Santa, being a just and equitable person, has already asked his data elves to tackle issues of algorithmic bias. Unfortunately, these data elves have overlooked some issues in machine learning security. Specifically, the issues of membership inference and model inversion.

Membership inference attacks

Membership inference is a class of machine learning attacks that allows a naughty attacker to query a model and ask, in effect, “Was this example in your training data?” Using the techniques of Salem et al. or a tool like PrivacyRaven, an attacker can train a model that figures out whether or not a model has seen an example before.

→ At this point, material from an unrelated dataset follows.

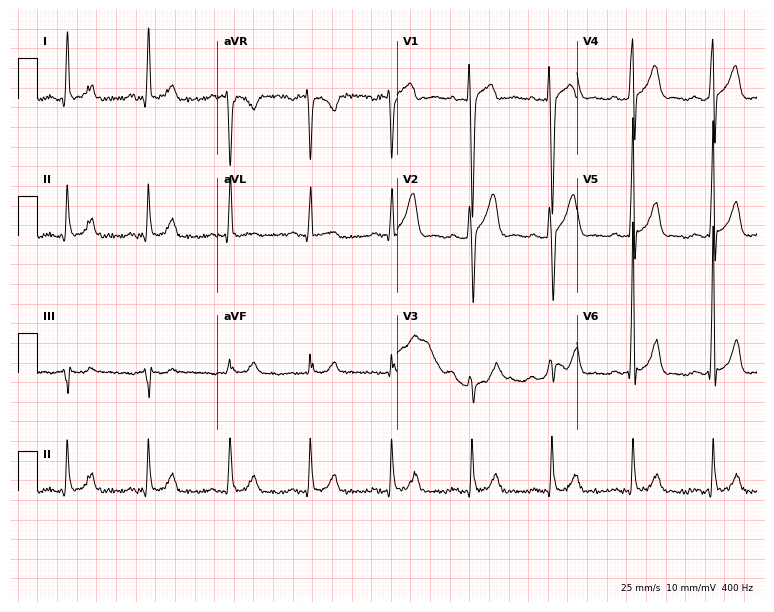
Standard 12-lead ECG recorded from a male, 40 years old. Read as a normal ECG.

Being Naughty to See Who Was Nice: Machine Learning Attacks on Santa’s List

From a technical perspective, we know that there is some amount of memorization in models, and so when they make their predictions, they are more likely to be confident on items that they have seen before — in some ways, “memorizing” examples that have already been seen. We can then create a dataset for our “shadow” model — a model that approximates Santa’s nice/naughty system, trained on data that we’ve collected and labeled ourselves.

We can then take the training data and label the outputs of this model with a “True” value — it was in the training dataset. Then, we can run some additional data through the model for inference and collect the outputs and label it with a “False” value — it was not in the training dataset. It doesn’t matter if these in-training and out-of-training data points are nice or naughty — just that we know if they were in the “shadow” training dataset or not. Using this “shadow” dataset, we train a simple model to answer the yes or no question: “Was this in the training data?” Then, we can turn our naughty algorithm against Santa’s model — “Dear Santa, was this in your training dataset?” This lets us take real inputs to Santa’s model and find out if the model was trained on that data — effectively letting us de-anonymize the historical nice and naughty lists!

Model inversion

Now being able to take some inputs and de-anonymize them is fun, but what if we could get the model to just tell us all its secrets? That’s where model inversion comes in! Fredrikson et al. proposed model inversion in 2015 and really opened up the realm of possibilities for extracting data from models. Model inversion seeks to take a model and, as the name implies, turn the output we can see into the training inputs. Today, extracting data from models has been done at scale by the likes of Carlini et al., who have managed to extract data from large language models like GPT-2.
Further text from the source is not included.